Aside from evaluating the ease of entry for providers with a monopoly position, we would also like to access how the competitive pressure exerted by each successive entrant has changed during the transition period. Following Bresnahan and Reiss [2], we focus on the change in per firm breakeven population in order to measure the magnitude of the decrease in profitability attributable to each new firm. If new entrants result in lower markups for incumbent sellers (either through decreasing the price of unregulated services or by increasing costs due to investments in quality), the number of firms will not grow proportionally to population.
We quantify competitive effects by comparing the per-firm break-even population for each market structure:
$$\begin{aligned} s_N=\frac{\exp (\hat{\theta }_N-\bar{X}\hat{\beta }-\hat{\rho } Wy^*)}{N}. \end{aligned}$$
(4)
From these estimates, we construct so-called entry threshold ratios (\(\text{ETR}_N\)):
$$\begin{aligned} \text{ETR}_N=\frac{s_{N^m}}{s_{N}}=\exp (\theta _{N^m}-\theta _N)\frac{N}{N^m} \end{aligned}$$
(5)
where \(N^m\) represents the upper limit of the number of firms in a market.Footnote 12
An increase of entry thresholds with the size of the market (\(s_N < s_{N+1}\)) is an indication of intensified competition.
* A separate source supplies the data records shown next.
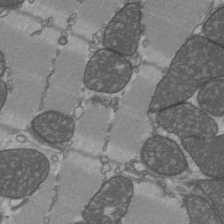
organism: C57BL Mouse
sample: Heart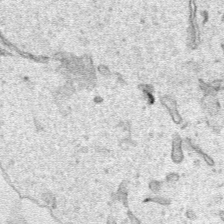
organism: Human
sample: Mitochondria in HCT116 cells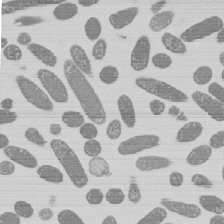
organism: E. coli
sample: Bacterial nucleoid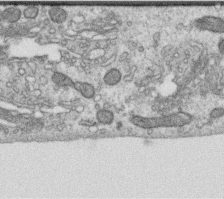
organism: Human
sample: Centriole in RPE cells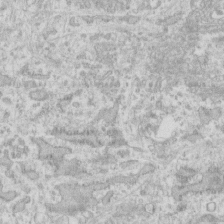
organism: Human
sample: Fibroblast cells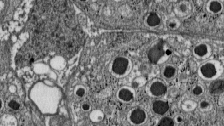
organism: C57BL Mouse
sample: Pancreatic islet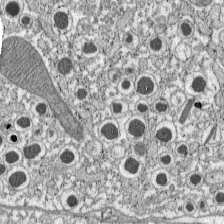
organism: C57BL Mouse
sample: Pancreatic islet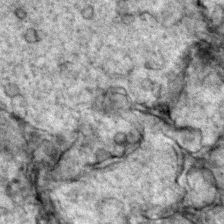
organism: Zebrafish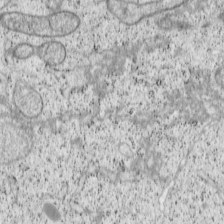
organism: African green monkey
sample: COS-7 cells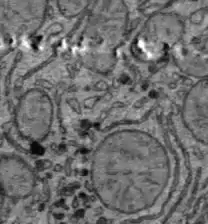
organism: C57BL Mouse
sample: Liver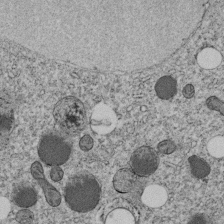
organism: C. elegans
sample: C. elegans embryo early stage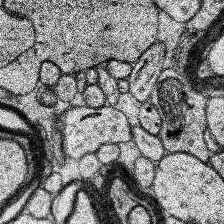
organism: Human
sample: Temporal Lobe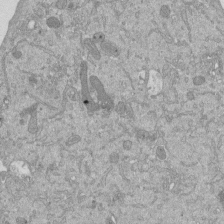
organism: Mouse
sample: ED-1 cell nuclei; centrioles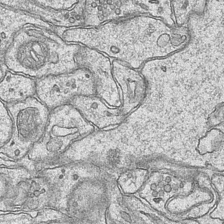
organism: Mouse
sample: CA1 Hippocampus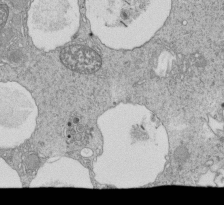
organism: Tetrahymena
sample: Cilia in tetrahymena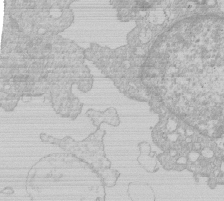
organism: Human
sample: Macrophage cells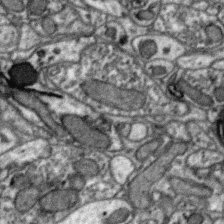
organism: Zebra finch
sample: Brain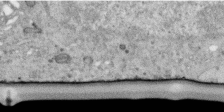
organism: Human
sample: Centriole in RPE cells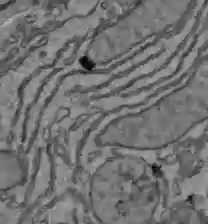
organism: C57BL Mouse
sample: Liver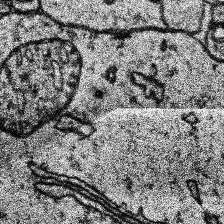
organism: Human
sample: Temporal Lobe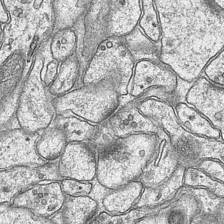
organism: Mouse
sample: CA1 Hippocampus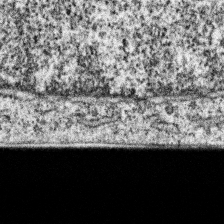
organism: Human
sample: HeLa cells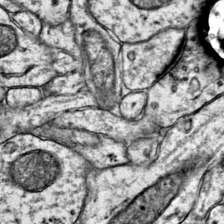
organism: Mouse
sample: Primary visual cortex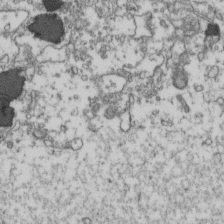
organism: Human
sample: Activated Jurkat CD4+ T cells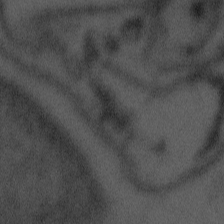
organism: Tuwongella immobilis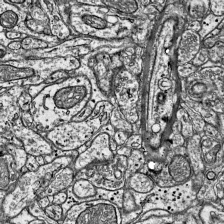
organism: Mouse
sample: Visual Cortex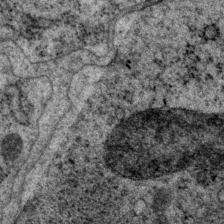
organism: P. pacificus
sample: Pharynx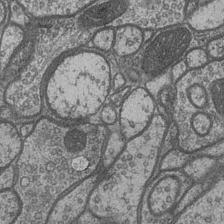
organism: Drosophila
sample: Optic medulla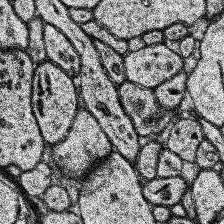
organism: Human
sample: Temporal Lobe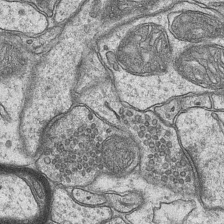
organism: Mouse
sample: CA1 Hippocampus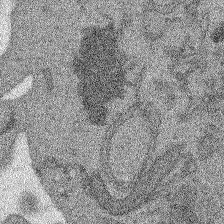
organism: Human
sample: HeLa cells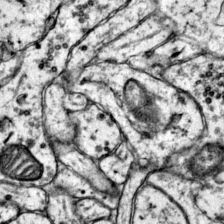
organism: Mouse
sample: Primary visual cortex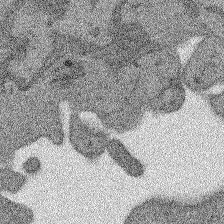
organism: Human
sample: HeLa cells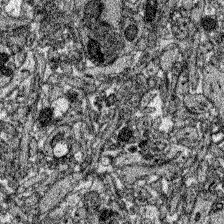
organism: Zebrafish
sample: Larval olfactory bulb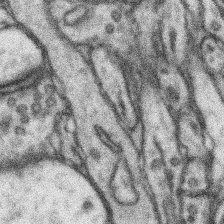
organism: Mouse
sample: Somatosensory cortex neuropil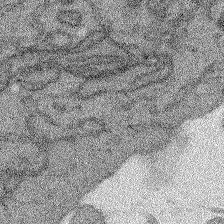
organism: Human
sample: HeLa cells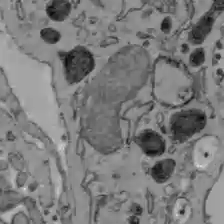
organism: C57BL Mouse
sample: Liver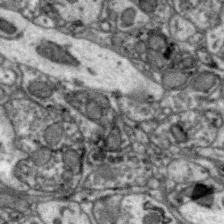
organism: Zebra finch
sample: Brain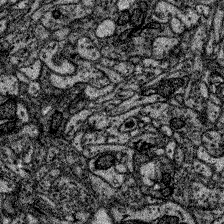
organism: Zebrafish
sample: Larval olfactory bulb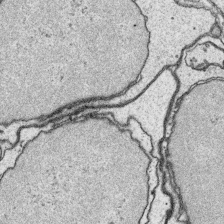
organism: Platynereis dumerilii
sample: Parapodia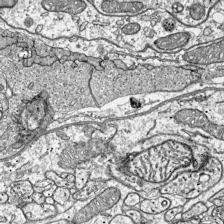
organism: Mouse
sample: Visual Cortex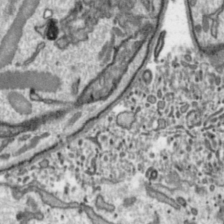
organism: Toxoplasma gondii
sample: Parasites in a vacuole inside a host cell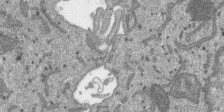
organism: Human
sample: Lung epithelial cells infected with SARS-CoV-2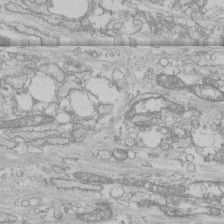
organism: Human
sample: CRL-1474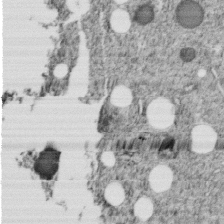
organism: C. elegans
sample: C. elegans embryo early stage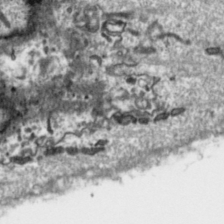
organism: Toxoplasma gondii
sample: Parasites in a vacuole inside a host cell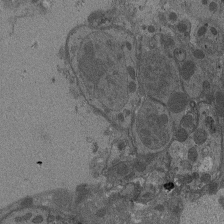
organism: Drosophila
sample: Antenna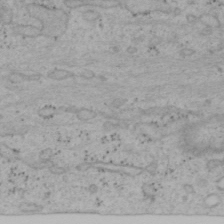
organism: Human
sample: HeLa cells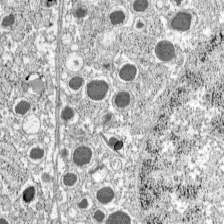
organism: C57BL Mouse
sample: Pancreatic islet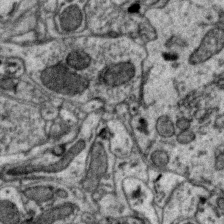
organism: Zebra finch
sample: Brain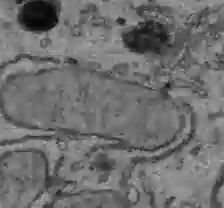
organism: C57BL Mouse
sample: Liver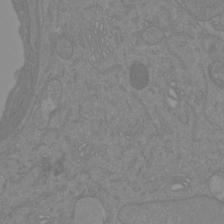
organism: Mouse
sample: Cortical neurons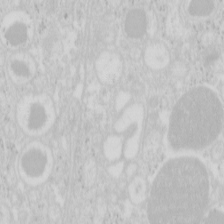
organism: Mouse
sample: Pancreas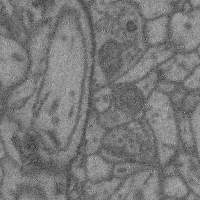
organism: Mouse
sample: Cerebral cortex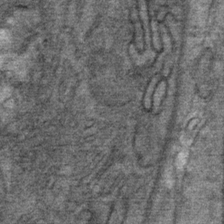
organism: Mouse
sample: Mouse Salivary gland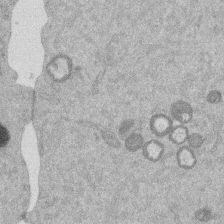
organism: Mouse
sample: Dividing mouse embryo 1 cell stage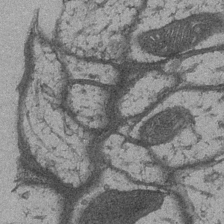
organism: Drosophila
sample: Optic medulla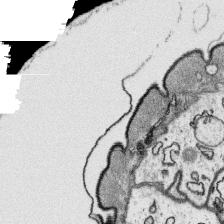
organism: Platynereis dumerilii
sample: Parapodia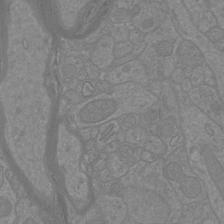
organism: Mouse
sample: Cortical neurons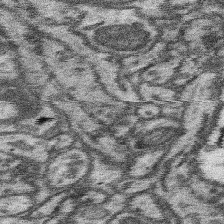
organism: Mouse
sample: Somatosensory cortex neuropil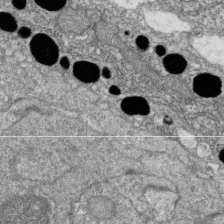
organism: Zebrafish
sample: Cilia; retinal pigment epithelium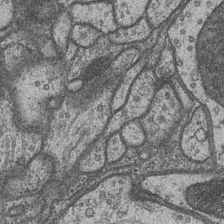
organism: Drosophila
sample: Optic medulla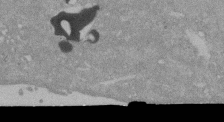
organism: Mouse
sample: ED-1 cell nuclei; centrioles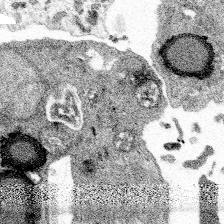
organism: Spongilla lacustris
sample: Multiple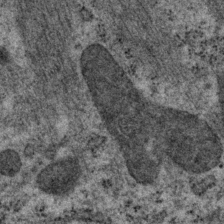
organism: P. pacificus
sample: Pharynx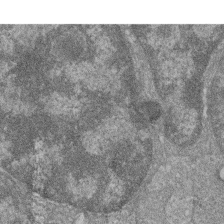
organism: Zebrafish
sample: Cilia; retinal pigment epithelium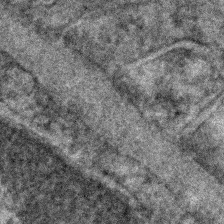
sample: Kidney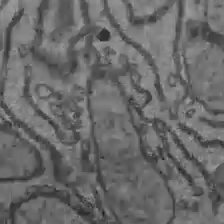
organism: C57BL Mouse
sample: Liver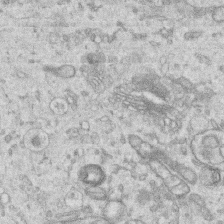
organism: Human
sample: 1205lu cells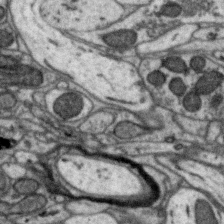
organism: Zebra finch
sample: Brain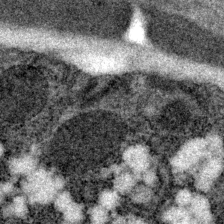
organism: P. pacificus
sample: Pharynx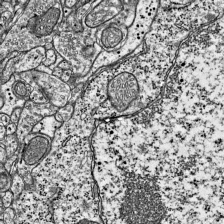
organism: Mouse
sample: Visual Cortex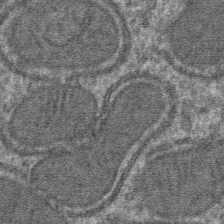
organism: Mouse
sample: Mouse hepatocytes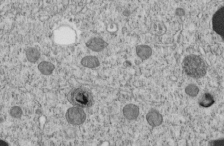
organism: C. elegans
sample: C. elegans embryo early stage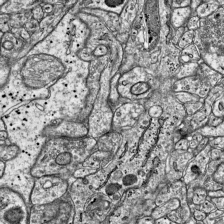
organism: Mouse
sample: Visual Cortex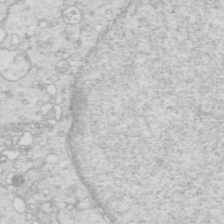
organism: Mouse
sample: Multiciliated cells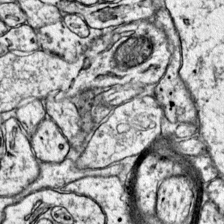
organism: Mouse
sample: Primary visual cortex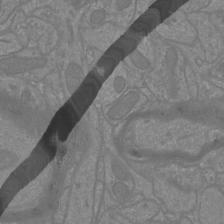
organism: Mouse
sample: Cortical neurons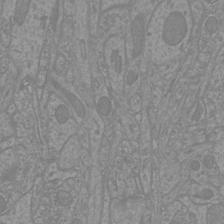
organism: Mouse
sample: Cortical neurons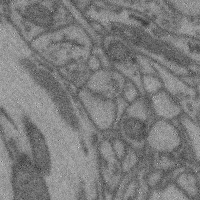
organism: Mouse
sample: Cerebral cortex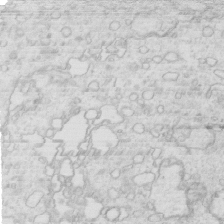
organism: Mouse
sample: Multiciliated cells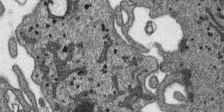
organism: Human
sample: Lung epithelial cells infected with SARS-CoV-2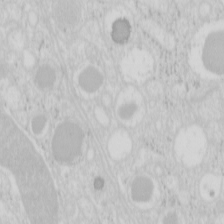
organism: Mouse
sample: Pancreas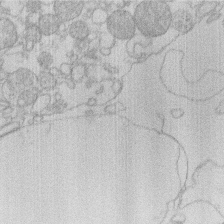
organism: Human
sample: Macrophage cells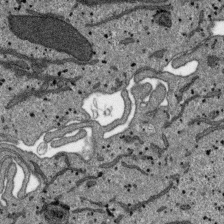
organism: Human
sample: Lung epithelial cells, uninfected (mock) control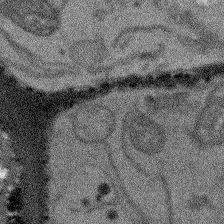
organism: Arabidopsis thaliana
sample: Root tip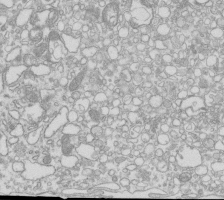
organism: Mouse
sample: Macrophages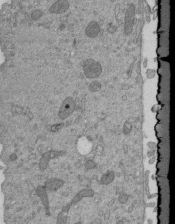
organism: Mouse
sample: ED-1 cell nuclei; centrioles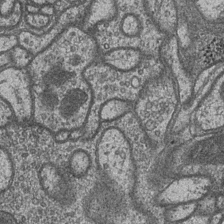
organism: Drosophila
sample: Optic medulla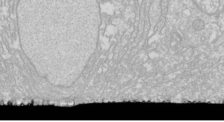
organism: Drosophila
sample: Cell division; meiosis; drosophila spermatocytes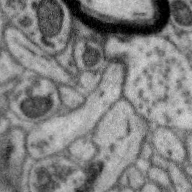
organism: Zebra finch
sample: Brain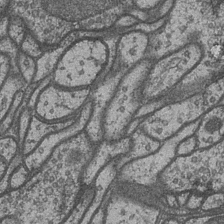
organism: Drosophila
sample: Optic medulla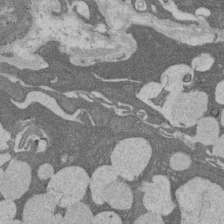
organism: Rat
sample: Salivary granule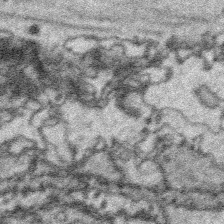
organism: Platynereis dumerilii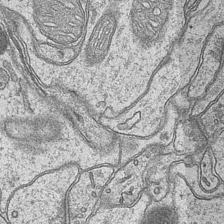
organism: Mouse
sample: CA1 Hippocampus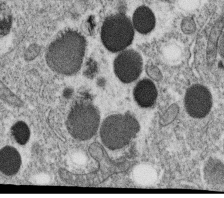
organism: C. elegans
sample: C. elegans oocyte; sperm cells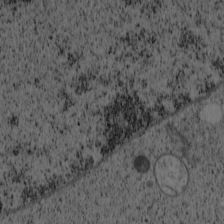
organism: African green monkey
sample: COS-7 cells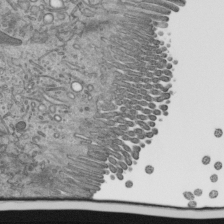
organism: Mouse
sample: Mouse epididymis efferent ductule cilia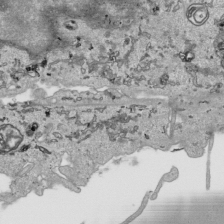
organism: Human
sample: Mitochondria in HCT116 cells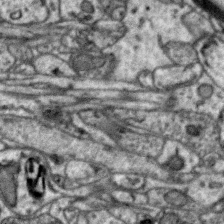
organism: Zebra finch
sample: Brain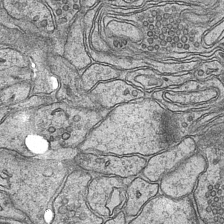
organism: Mouse
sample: CA1 Hippocampus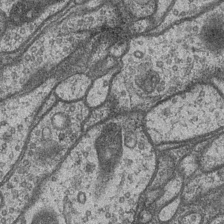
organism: Drosophila
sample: Optic medulla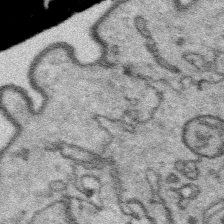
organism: Platynereis dumerilii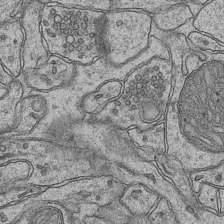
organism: Mouse
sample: CA1 Hippocampus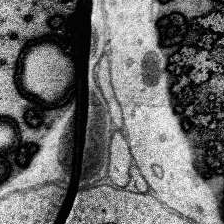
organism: Human
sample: Temporal Lobe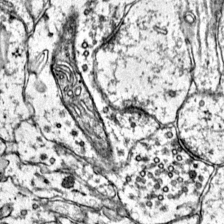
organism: Mouse
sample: Primary visual cortex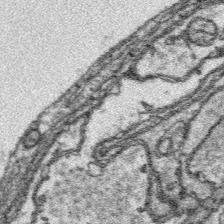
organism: Platynereis dumerilii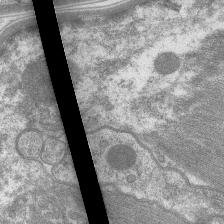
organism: C. elegans
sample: Pharynx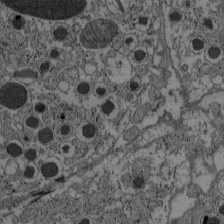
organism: C57BL Mouse
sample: Pancreatic islet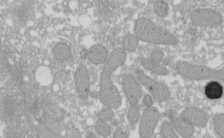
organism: Xenopus
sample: Cilia; centrioles in frog embryo cells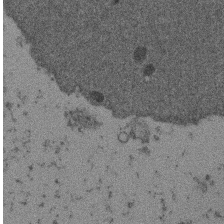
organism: Mouse
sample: Dividing mouse embryo 1 cell stage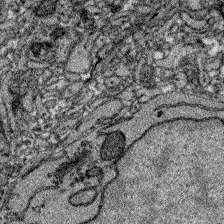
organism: Zebrafish
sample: Larval olfactory bulb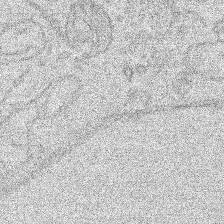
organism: Human
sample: Mitochondria in HCT116 cells

Since we assume that in markets with \(N^m\) firms, competition is at its most intense level (this assumption is valid in markets where entry results predominantly in business stealing, rather than market expansion), an estimate of \(s_N\) for which \(s_{N^m}/s_N=1\) would indicate that N entrants are sufficient for a perfectly competitive outcome.
The intuition behind this conclusion is that consumers have the same level of demand per capita across market structures (a presupposition which is reasonable for healthcare services). Abstracting from competitive effects, we would, therefore, expect the number of providers to grow proportionally to market size. If this is not the case and \(s_{N^m}/s_N>1\), then firms in a competitive market (with \(N^m\) firms) need a larger population to break even than those in a market with only N competitors. This would indicate that healthcare providers in more concentrated markets have higher markups, either due to smaller investments in quality or due to stronger government subsidization. As such, the values of \(\text{ETR}_N\) provide valuable information regarding the effects of government policy and strategic firm behaviour.